Like, I had all this conviction that totally went away when people I trusted said something was bad. There's another common version of this problem, which is where there's an idea that seems good in the abstract, but everyone assumes the big companies will crush you. So Dropbox is an example of this, where when we funded them and when they were kind of getting going, everyone was like, "Oh, it's a perfectly nice product, but you know, Google, Microsoft, whatever guaranteed to crush them soon."

Alright, other questions? Yes. You know when Uber was getting going, there would be all of these articles that would come out. It felt like every year where someone would say, "Uber is not worth X; the entire taxi market is only worth, you know, 10% of X." And so, and that just kept going.
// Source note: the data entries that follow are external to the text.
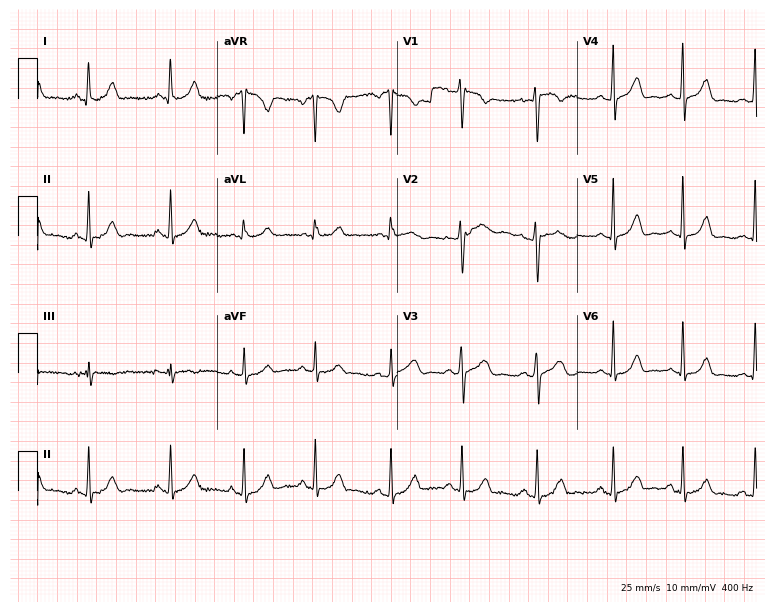
12-lead ECG from a 21-year-old woman (7.3-second recording at 400 Hz). Recorded interpretation: within normal limits.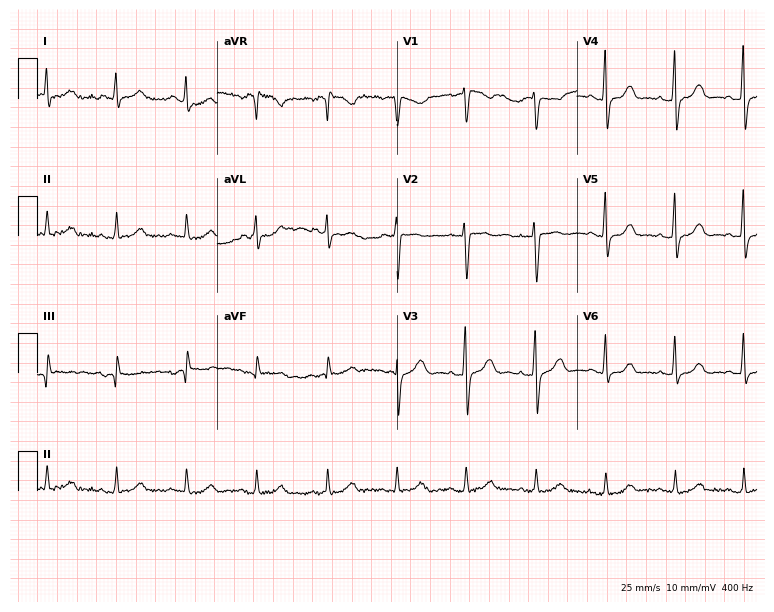
12-lead ECG (7.3-second recording at 400 Hz) from a 39-year-old woman. Screened for six findings — first-degree AV block, right bundle branch block, left bundle branch block, sinus bradycardia, atrial fibrillation, sinus tachycardia — none is recorded.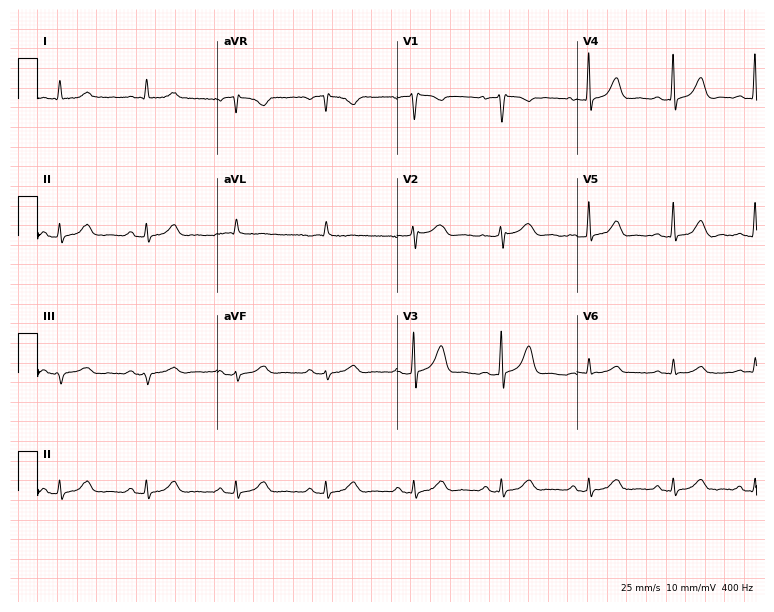
Electrocardiogram, a man, 72 years old. Of the six screened findings (first-degree AV block, right bundle branch block, left bundle branch block, sinus bradycardia, atrial fibrillation, sinus tachycardia), none is recorded.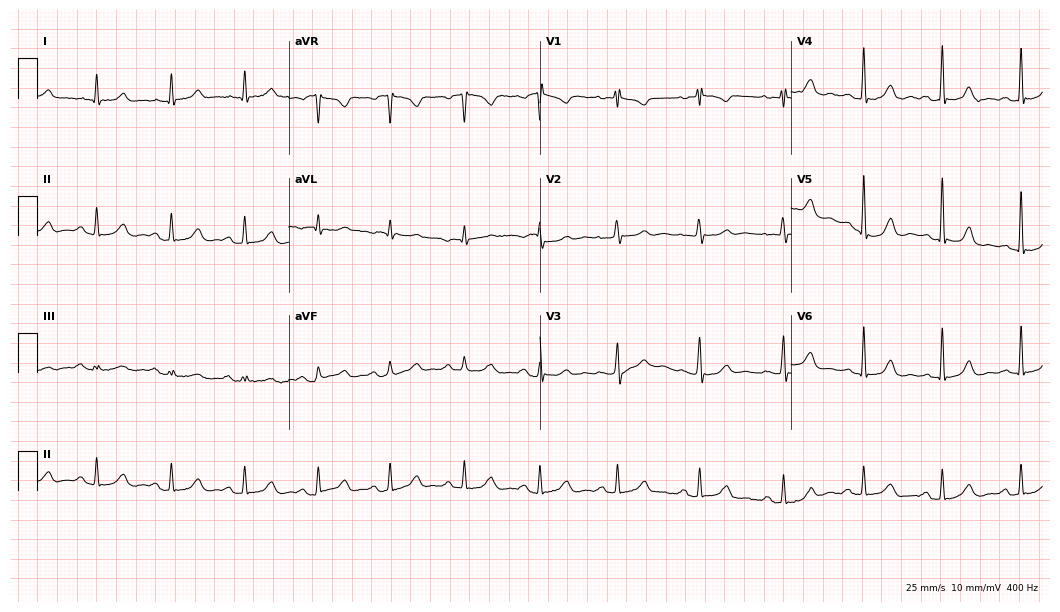
Electrocardiogram, a woman, 67 years old. Of the six screened findings (first-degree AV block, right bundle branch block, left bundle branch block, sinus bradycardia, atrial fibrillation, sinus tachycardia), none is recorded. Only these six findings were labelled.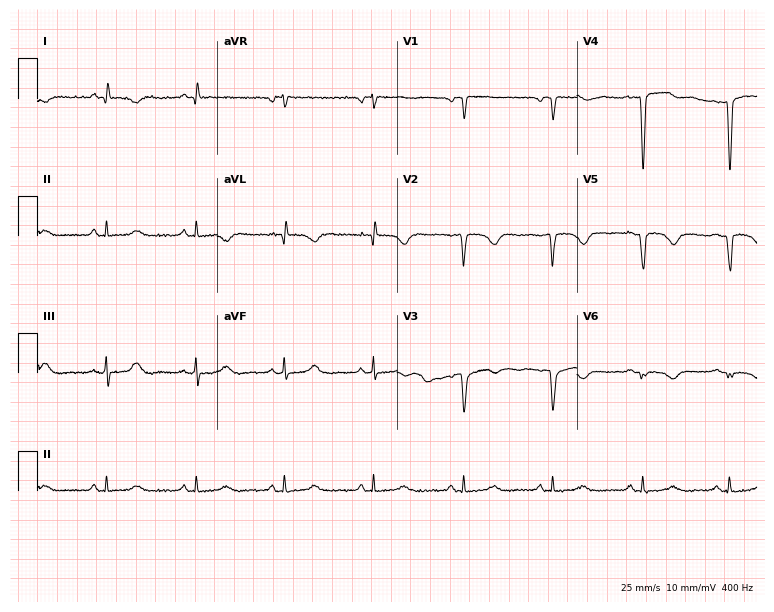
Resting 12-lead electrocardiogram (7.3-second recording at 400 Hz). Patient: a female, 60 years old. None of these six findings is recorded: first-degree AV block, right bundle branch block (RBBB), left bundle branch block (LBBB), sinus bradycardia, atrial fibrillation (AF), sinus tachycardia. Other findings, if any, are not listed.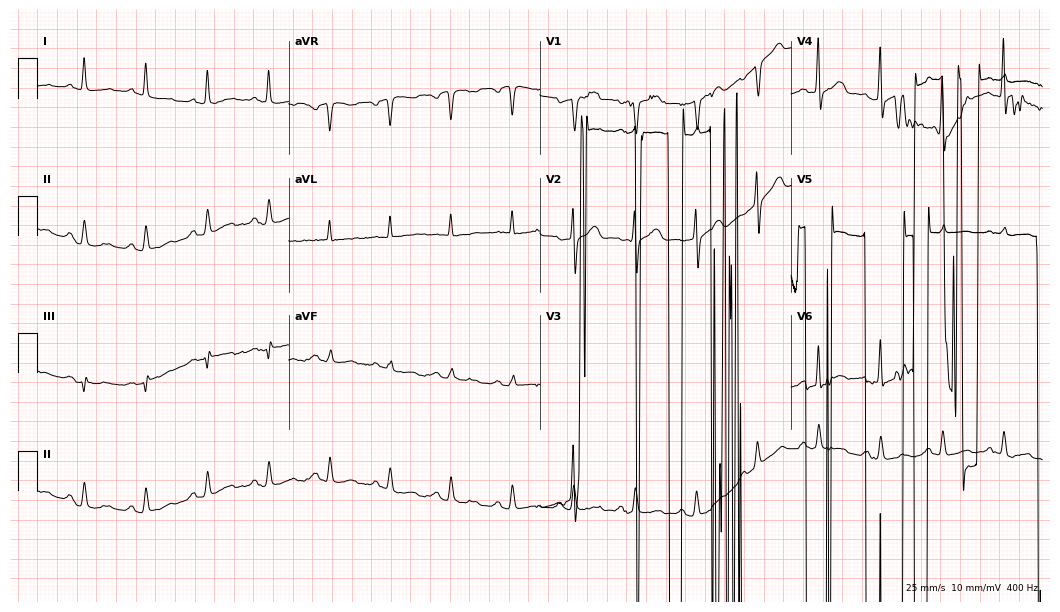
Electrocardiogram, a male, 43 years old. Of the six screened findings (first-degree AV block, right bundle branch block, left bundle branch block, sinus bradycardia, atrial fibrillation, sinus tachycardia), none is recorded. Other findings, if any, are not listed.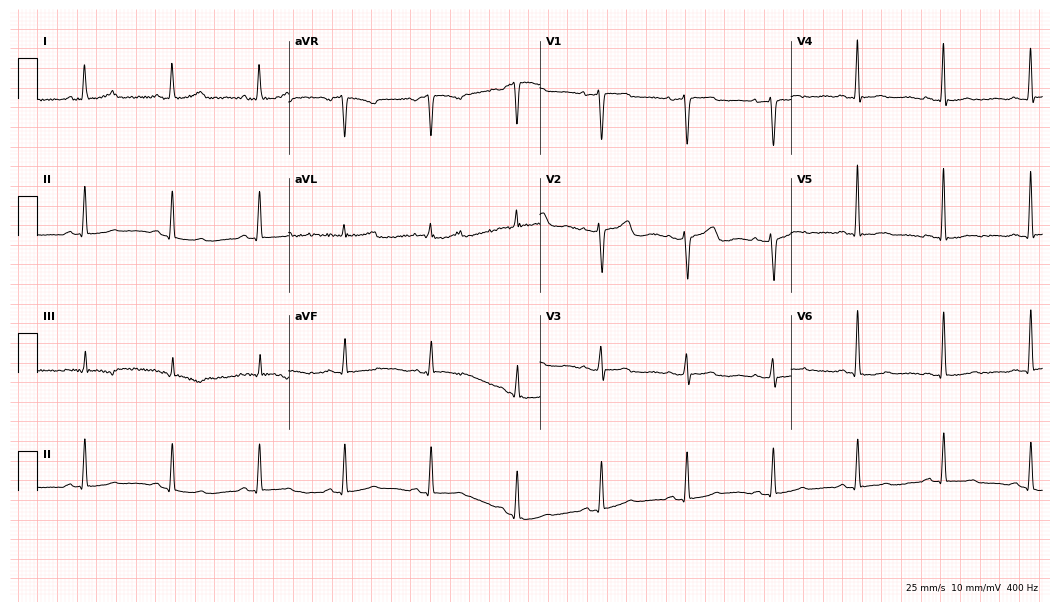
12-lead ECG from a female, 40 years old (10.2-second recording at 400 Hz). No first-degree AV block, right bundle branch block, left bundle branch block, sinus bradycardia, atrial fibrillation or sinus tachycardia recorded for this tracing.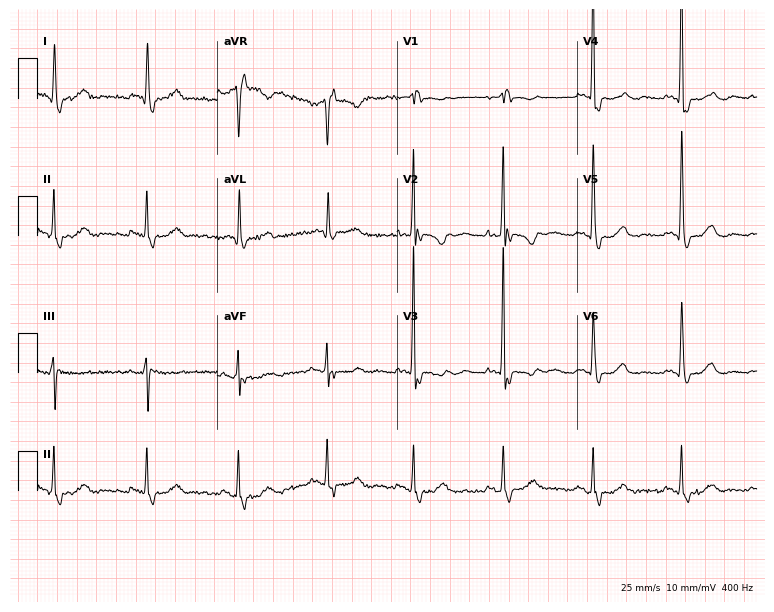
12-lead ECG (7.3-second recording at 400 Hz) from a woman, 82 years old. Findings include right bundle branch block.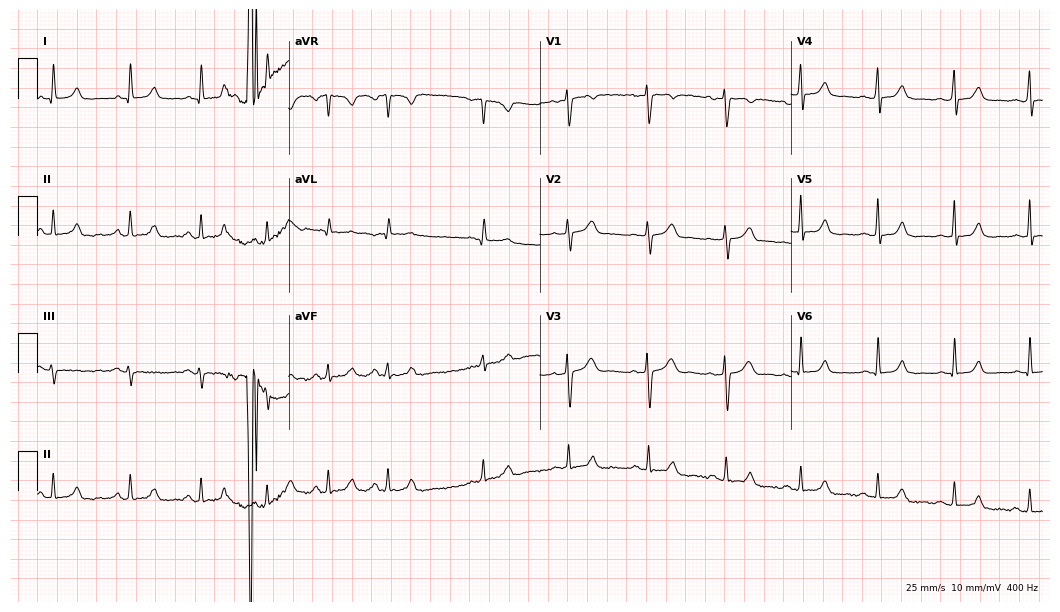
12-lead ECG from a female, 30 years old. No first-degree AV block, right bundle branch block, left bundle branch block, sinus bradycardia, atrial fibrillation or sinus tachycardia recorded for this tracing. Other findings, if any, are not listed.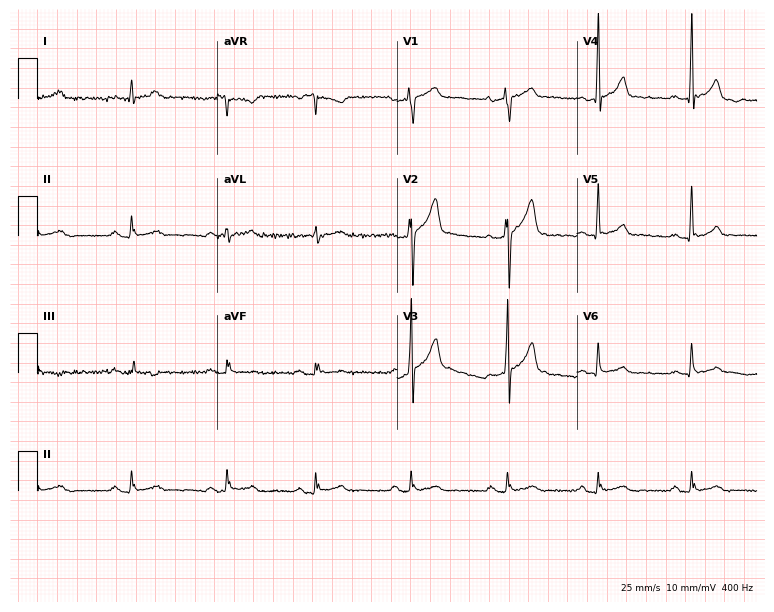
12-lead ECG (7.3-second recording at 400 Hz) from a male patient, 31 years old. Labelled as a normal ECG.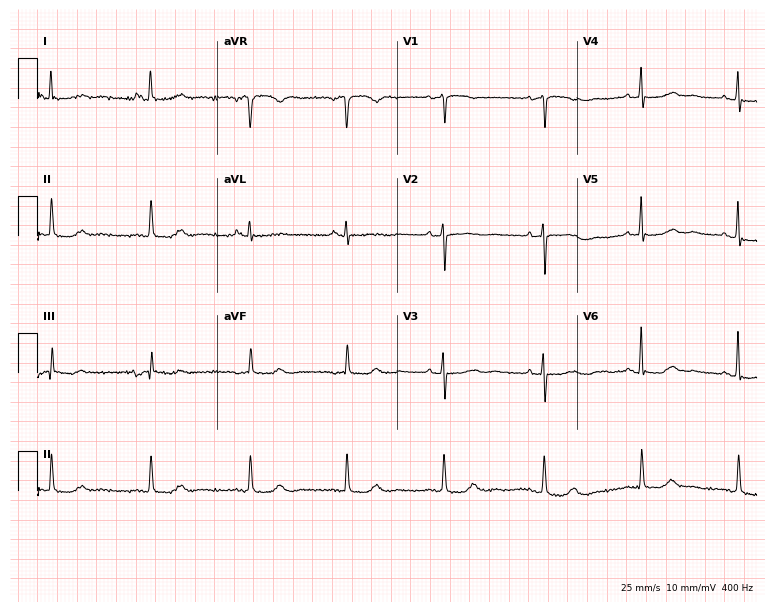
Standard 12-lead ECG recorded from a 75-year-old female patient. None of these six findings is recorded: first-degree AV block, right bundle branch block (RBBB), left bundle branch block (LBBB), sinus bradycardia, atrial fibrillation (AF), sinus tachycardia.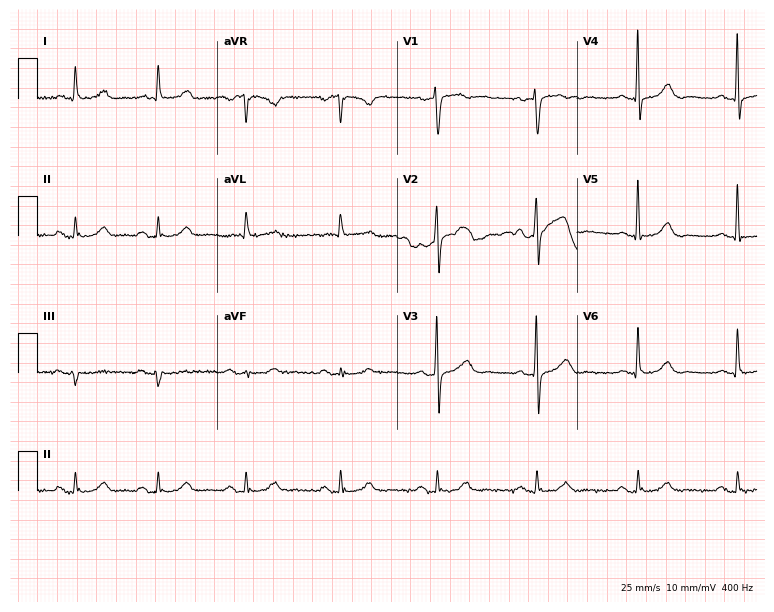
12-lead ECG (7.3-second recording at 400 Hz) from a 62-year-old man. Screened for six findings — first-degree AV block, right bundle branch block, left bundle branch block, sinus bradycardia, atrial fibrillation, sinus tachycardia — none is recorded.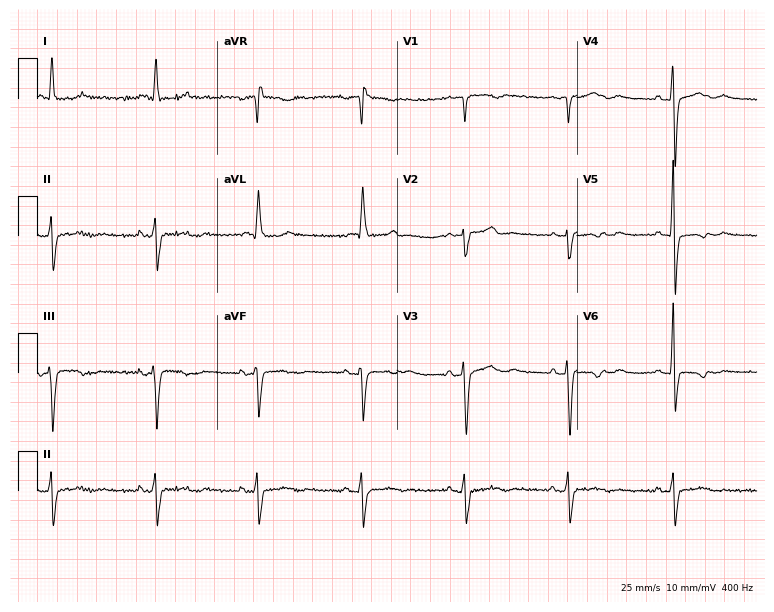
Resting 12-lead electrocardiogram. Patient: a woman, 62 years old. None of these six findings is recorded: first-degree AV block, right bundle branch block (RBBB), left bundle branch block (LBBB), sinus bradycardia, atrial fibrillation (AF), sinus tachycardia. Findings outside these six are not listed.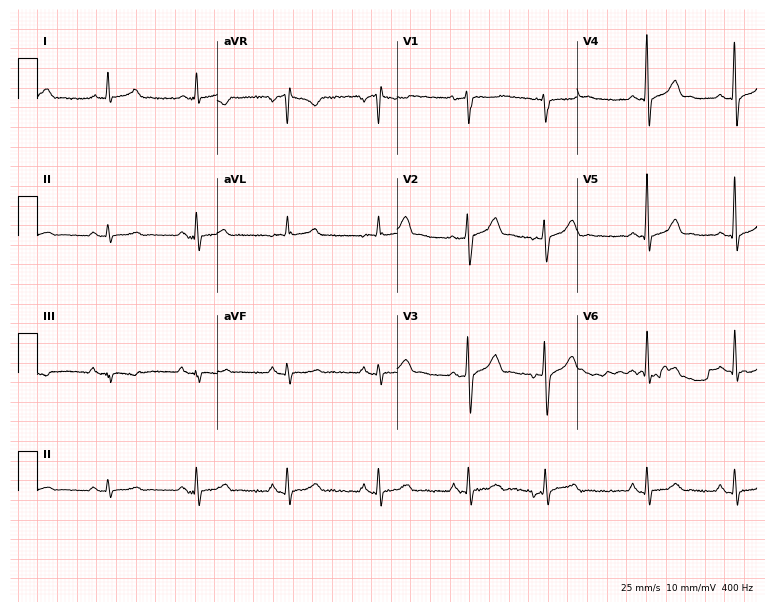
Resting 12-lead electrocardiogram. Patient: a 52-year-old male. None of these six findings is recorded: first-degree AV block, right bundle branch block, left bundle branch block, sinus bradycardia, atrial fibrillation, sinus tachycardia.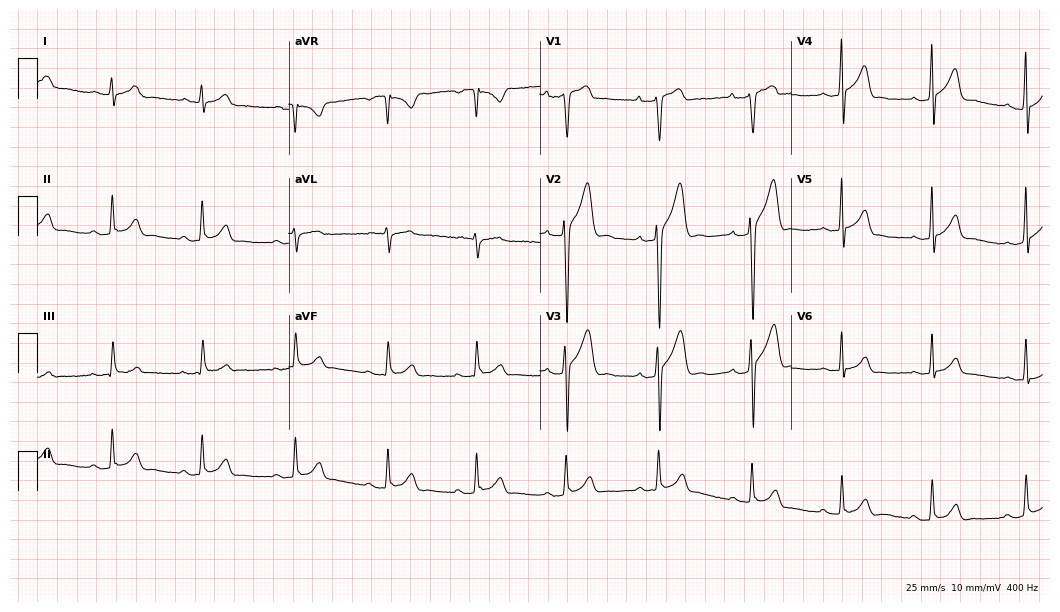
12-lead ECG from a 24-year-old male patient. Recorded interpretation: within normal limits.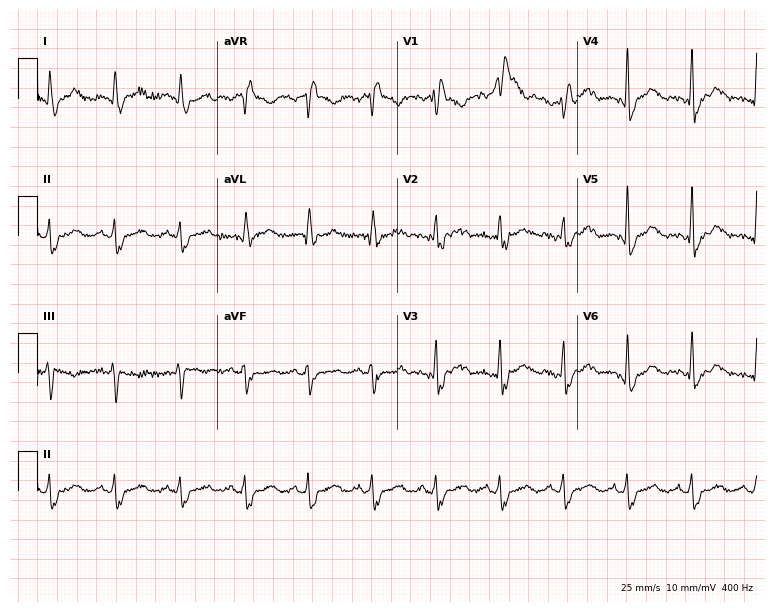
Resting 12-lead electrocardiogram (7.3-second recording at 400 Hz). Patient: a female, 47 years old. The tracing shows right bundle branch block (RBBB).

And that is really hard, right? Because you don't have a sense for exactly how big the market is because it's growing so quickly. I think one thing you can do is look at like shifts in consumer behavior that are creating new markets. So like, if you thought of Uber as a replacement for booking limo services, that was one thing.

If you then started to realize that people had begun to use it as a replacement for taxis and then public transit and then car ownership, you could project forward, "Wow, this market is actually going to be quite big because all of this other consumer behavior is going to shift here."

Alright, a solo non-technical founder? I wouldn’t say I never would. I’ve done it before; I think it can work. I do like it when that founder learns enough to build an MVP. Where I’ve seen that go wrong the most often is in their ability to attract, evaluate, and retain technical talent.

And so we have a strong, strong preference for founding teams that have at least one technical founder. We also have a strong preference for teams that have at least two co-founders. Again, none of these are absolutes because this is all about the power law. We are always willing to consider exceptions. So I would never answer a question like that and say, "Never."

But I would try to be clear: here's what I've seen work more often. What is the next question? Oh, a good amount of self-awareness. I think a good amount of willingness to take feedback and a drive and a desire to improve is really important.

But, you know, you do also have to sort of believe that you can succeed in spite of all of your flaws, and that’s almost more important to me than like someone who really spends a lot of time categorizing everything about it. If they're willing to listen, willing to improve, I've usually found I can work with that founder.

One more question in the back. How do you think about evaluating your time and resources to different founders? A self-indulgence, but one that works is only fund founders that you want to allocate a lot of time to because if you don't—and if you're like—if the founder is like difficult to work with or doesn't listen or you're just not excited about the business, a, that's probably a red flag for their qualities as a founder, and b, you then won't spend time, and you won't help them, and you won't get this differentiated thing.

So I like I won't fund a founder that I don't want to spend a lot of time helping, and that has always worked pretty well for me. Alright, thank you all very much.